5. The ultrasonic inlay structure for eyeglass hinges according to claim 4, characterized in that, The support frame (100) is provided with a guide groove (350), and the inner wall of the first annular block (340) is provided with a guide block (360) that cooperates with the guide groove (350).

6. The ultrasonic inlay structure for eyeglass hinges according to claim 1, characterized in that, The longitudinal adjustment mechanism (400) includes a support member (410), a second drive member (420), a second lead screw (430), a second moving block (440), and a second annular block (450). The support member (410) is mounted on the first annular block (340). The second drive member (420) is mounted on the top of the support member (410). The output end of the second drive member (420) is connected to one end of the second lead screw (430). The other end of the second lead screw (430) is rotatably connected to the inner wall of the support member (410). The second moving block (440) is threadedly connected to the second lead screw (430). The second lead screw (430) is connected to the second annular block (450). The second annular block (450) is slidably connected to the support member (410), and the second annular block (450) is sleeved on the surface of the support member (410).

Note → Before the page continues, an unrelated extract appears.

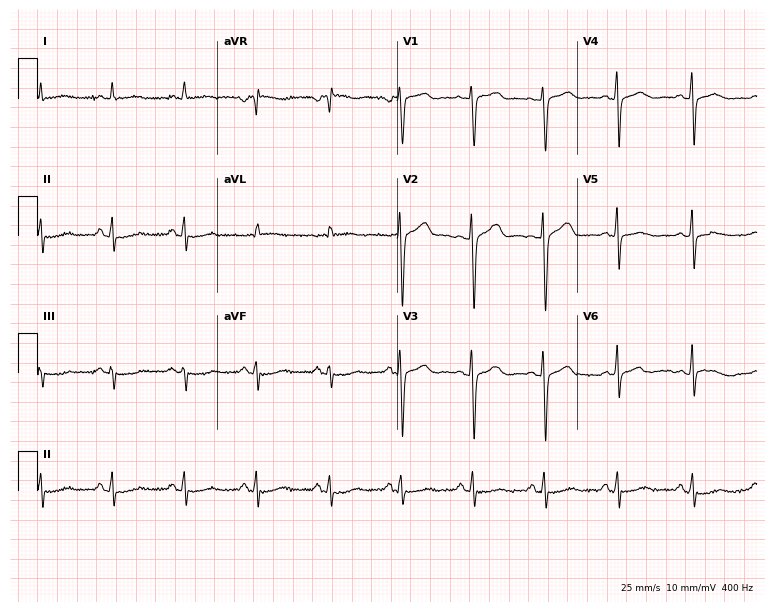
12-lead ECG (7.3-second recording at 400 Hz) from a woman, 56 years old. Screened for six findings — first-degree AV block, right bundle branch block (RBBB), left bundle branch block (LBBB), sinus bradycardia, atrial fibrillation (AF), sinus tachycardia — none is recorded.

7. The ultrasonic inlay structure for eyeglass hinges according to claim 6, characterized in that, The support member (410) has a sliding groove (460) for guiding the second annular block (450), and one side of the annular block is located in the sliding groove (460).

8. The ultrasonic inlay structure for eyeglass hinges according to claim 1, characterized in that, The ultrasonic mosaic unit (200) also includes a drive motor (260) for driving the ultrasonic mosaic unit (200) to work; the drive motor (260) is mounted on the top of the ultrasonic mosaic unit (200).